The three-dimensional (3D) chromatin architectures are crucial for cellular functions, with dysregulation linked to various diseases, including cancer. The regulation of 3D genomic architectures involves a complex interplay of factors, where traditional markers like cohesin, CTCF, and ZNF143 play established roles in the formation of Topologically Associating Domains (TADs) (Stilianoudakis et al., Bioinformatics, 2022). Recent advancements have identified new structural features—chromatin hubs, stripes, and subcompartments—indicating a broader regulatory landscape. Our study focuses on leveraging computational methods to explore this extensive range of regulatory elements, aiming to deepen the understanding of 3D genomic architecture regulation.
Workflow Overview Our research strategy, incorporates advanced computational methods to systematically investigate the regulatory factors influencing 3D genomic architecture. The methodology consists of several key steps:
1.Data Collection: We utilized Micro-C data from human MCF7 cells, focusing on TAD boundaries, chromatin hubs, and stripes to capture essential features of 3D genomic architecture.
2.Overlap Matrix Construction: An Overlap Matrix was constructed to quantify the enrichment of transcription factors (identified via ChIP-seq) within the 3D chromatin structure. This matrix facilitates the analysis by representing specific intervals (rows) and corresponding factors (columns).
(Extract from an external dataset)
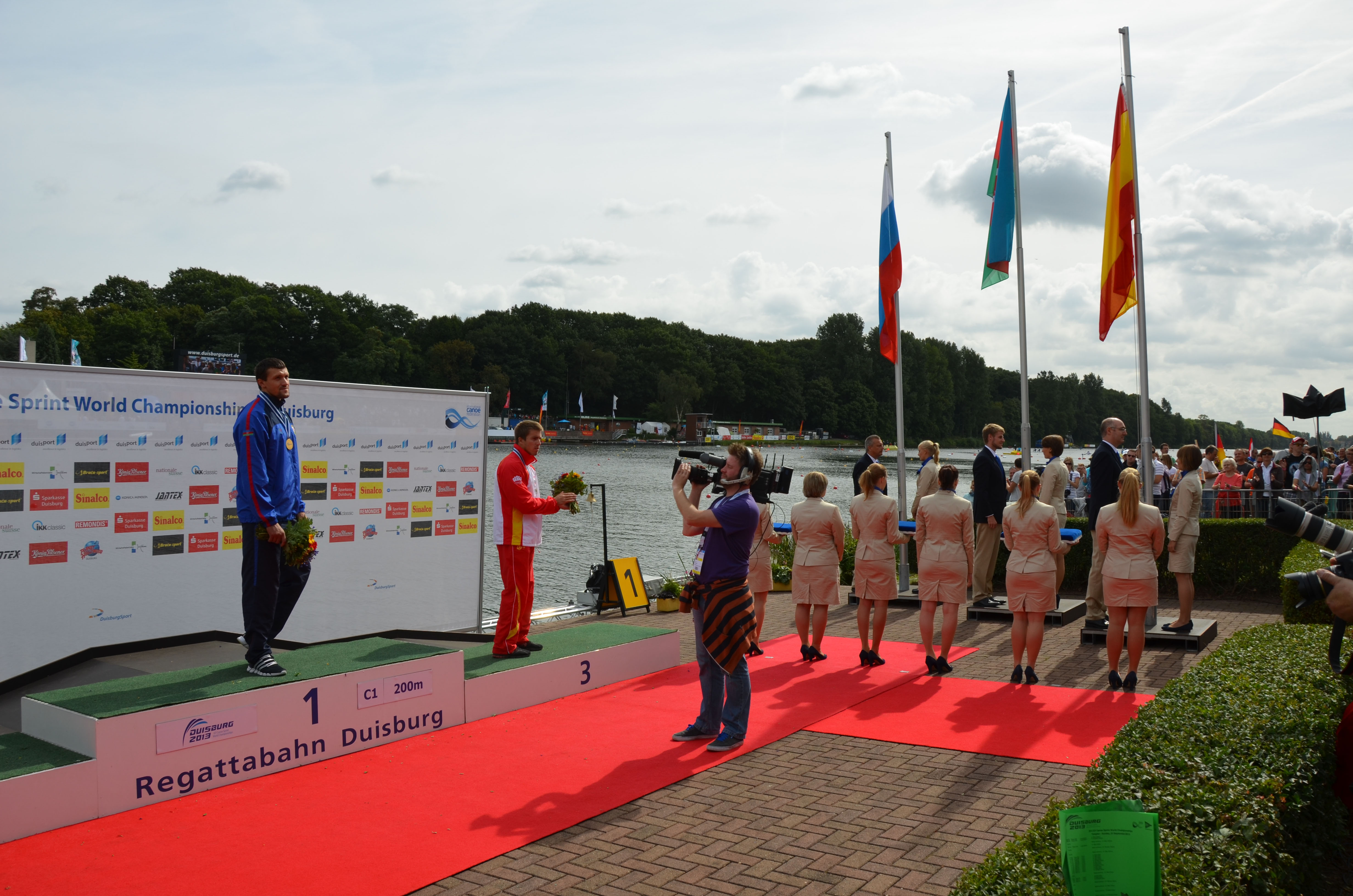 2013 ICF Canoe Sprint World Championships in Duisburg - Alle Ergebnisse/Teilnehmer unter: Gewinner: AZE - AZERBAIJAN DEMYANENKO, Valentin RUS - RUSSIA SHTYL, Ivan ESP - SPAIN BENAVIDES LOPEZ DE AYALA, Alfonso

3.Signal Vector Aggregation: We aggregated average changes in peak intensity for key factors known to impact 3D chromatin structure (e.g., CTCF and cohesin) into a peak signal vector, enabling a focused analysis of their roles.
4.1D Score Extraction: Employing HiC1Dmetrix, we extracted one-dimensional (1D) scores associated with each 3D chromatin structure, forming a 1D score vector to enhance the model's comprehension of chromatin architecture.
5.Feature Engineering: To delineate associations between factors, we introduced cosine similarity and Manhattan distance as engineering features. These features were utilized to construct a network graph mapping the interactions among various factors.
6.Graph Convolutional Network (GCN) Utilization: The network graph, with nodes representing factors and connections defined by cosine similarity, employed GCN for node embedding.
Hierarchical Clustering: We performed hierarchical clustering to obtain clusters of similar factors, which were split into named positive and negative groups.
7.Key Region Identification: Focusing on essential factors within the 3D chromatin structure, we examined the distribution of peaks to identify key genomic regions, augmenting our understanding of pivotal roles these factors may play.